Parameter learning
In this tutorial we demonstrate the process of parameter learning, which uses data to determine the distribution(s) for one or more nodes in a Bayesian network.
You can also specify the distributions manually. In fact, you can learn some nodes from data and elicit some manually if required.
Generate tutorial data
We will generate data from a known network, and then delete the distributions for that network before proceeding with learning.
In the Bayes Server User Interface, open the Waste network from the Start page (or from File/Open).
From the Application main tab, click Data Sources.
Click Generate -> Generate Custom. This will launch the Data Sampling dialog.
Under Options expand the .. more items to display further options.
Change the Sample Count to 10000.
Change the Missing Data Probability to 0.05. This will result in 5% of the data having missing data, which is fully supported during parameter learning.
Click Run.
In the Results you should notice that some of the data values are missing as expected.
Click the + Data Source button.
Close any dialogs until you return to the Network Viewer.
Note that parameter learning supports missing data and latent variables.
Delete existing distributions (optional)
By default, parameter learning will overwrite existing distributions, although this is configurable per node.
For this tutorial, we will delete all the existing distributions, to show that we have in fact learned the distributions.
You can choose not to learn certain node distributions.
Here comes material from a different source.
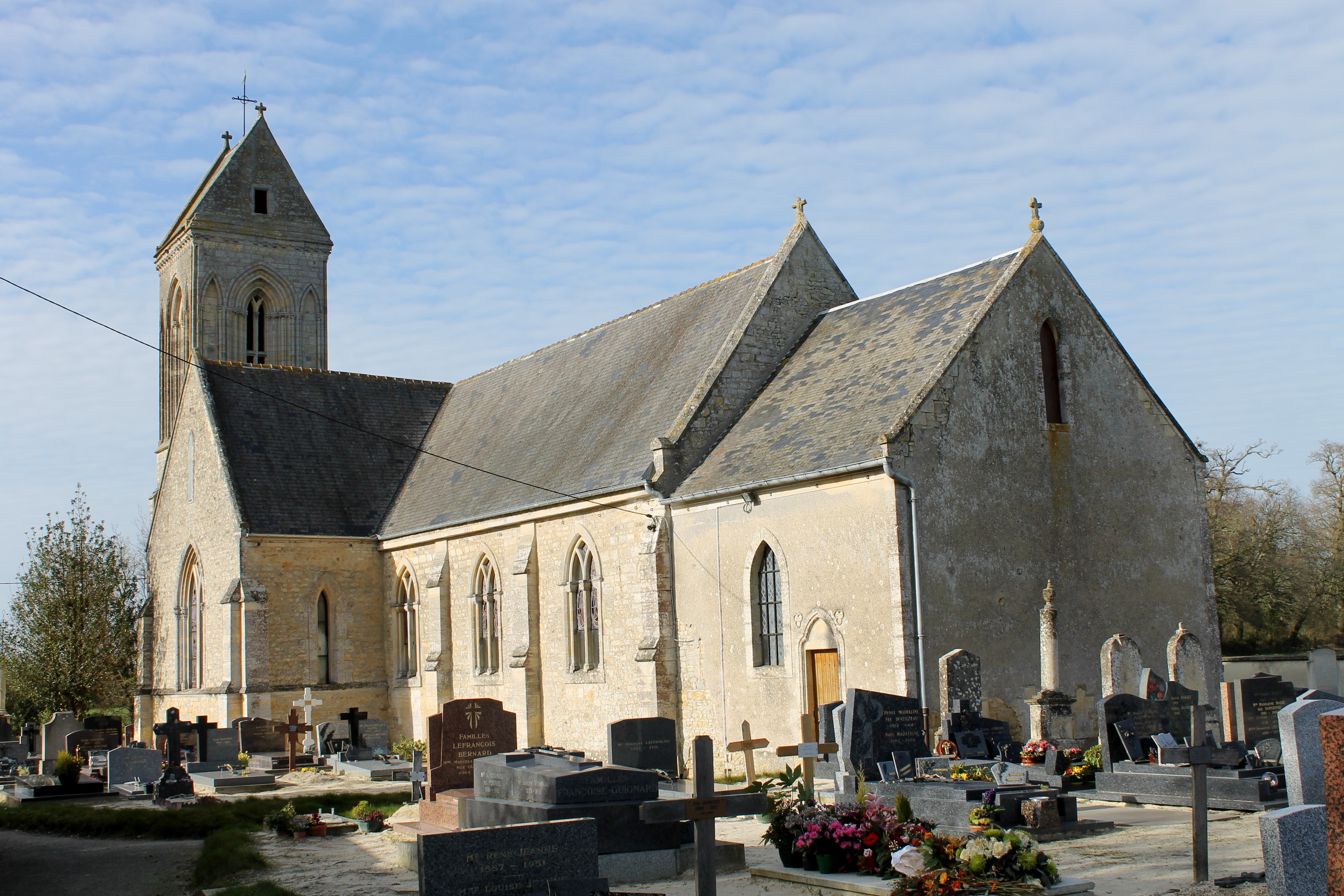 Église Saint-Pierre à Ellon (Calvados)

You can also choose not to map certain columns of data to nodes.
Repeat the following steps for each node in the network.
Click to select the node.
From the Build main tab, click Distributions -> Edit distribution(s).
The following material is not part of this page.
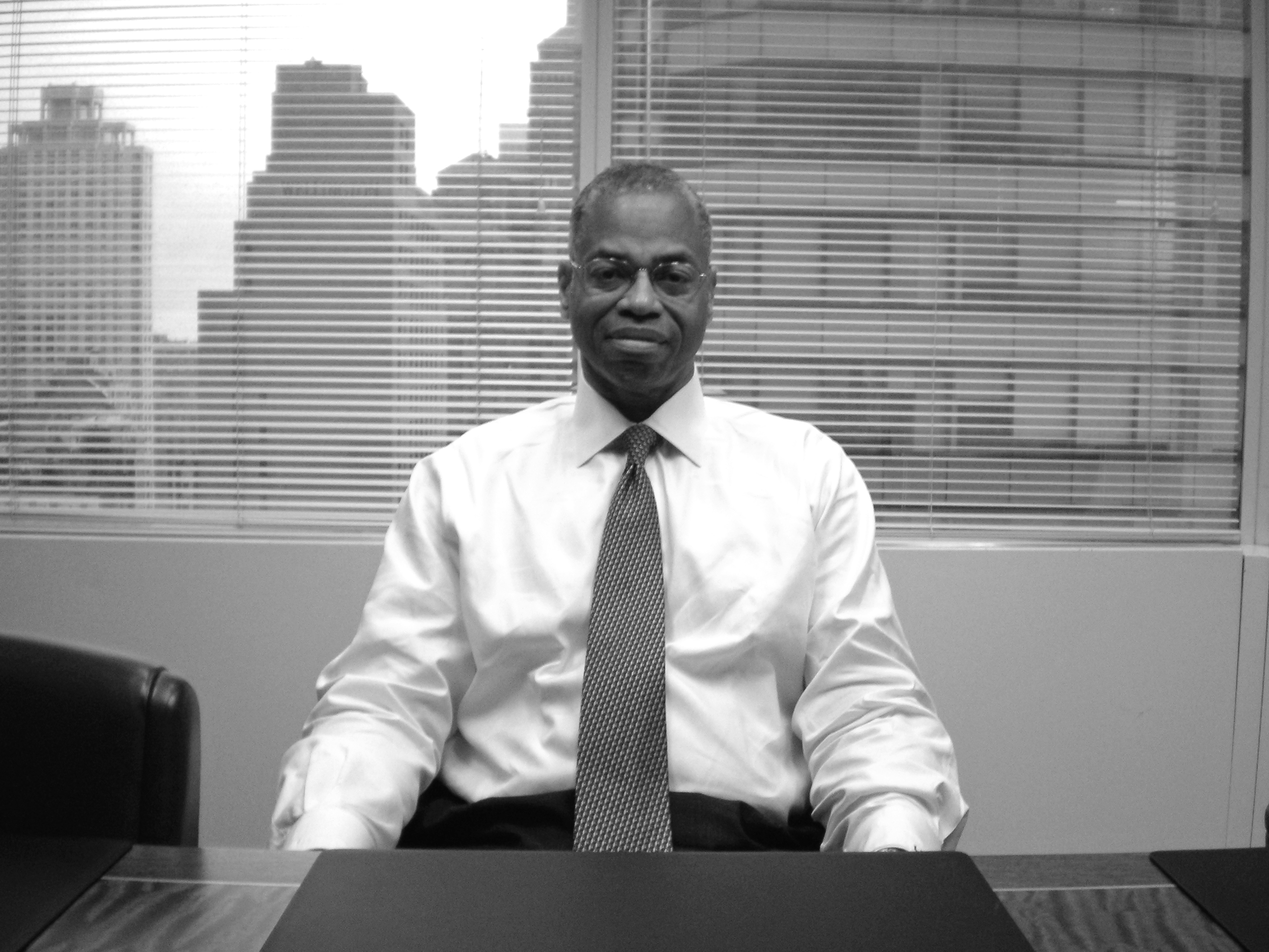 Len Elmore, attorney

From the toolbar, click Delete -> Delete Distribution.
Parameter learning | Map Data
From the Build main tab, click Distributions and then Parameter Learning.
In the Data Tables dialog, in the Data Connection drop down, select the 10k Waste samples that were just generated.
In the Data drop down, select Data.
Click Ok.
In the Data Map dialog, check that all variables have been automatically mapped to data, then click Ok. This will launch the Parameter Learning dialog.
In the Node Distributions page, check that all the nodes are selected as shown below, then click next.
infoIn some cases, you may not wish to learn all the distributions. For example, if some have been elicited by experts.
In the Parameter Learning Options page, leave all the defaults, then click next.
infoFor information on the many options, hover over the information icon next to each option.
In the Run page, click the Run button to start learning.
infoSince our data had missing data, the algorithm will iterate a number of times. This would also be the case if any latent variables were present.
In the Candidate Networks page, there will be a single entry, which should look similar to below:
infoBecause parameter learning is non-deterministic when missing data or latent variables are present, your candidate network might be slightly different.
infoBecause parameter learning is non-deterministic, you may wish to run the parameter learning process multiple times, and then pick a candidate that is similar to others (stable).
Click Finish. This will copy the new node distributions to the existing network. (This can be undone using the Undo functionality).
From the Query tab on the main menu, click Requery to re-query the network with the new distributions. (It is often easier just to set and then remove some evidence rather than refreshing).
If you compare the new distributions to the original network (e.g. open an additional instance of the User Interface), you should find the distributions are similar.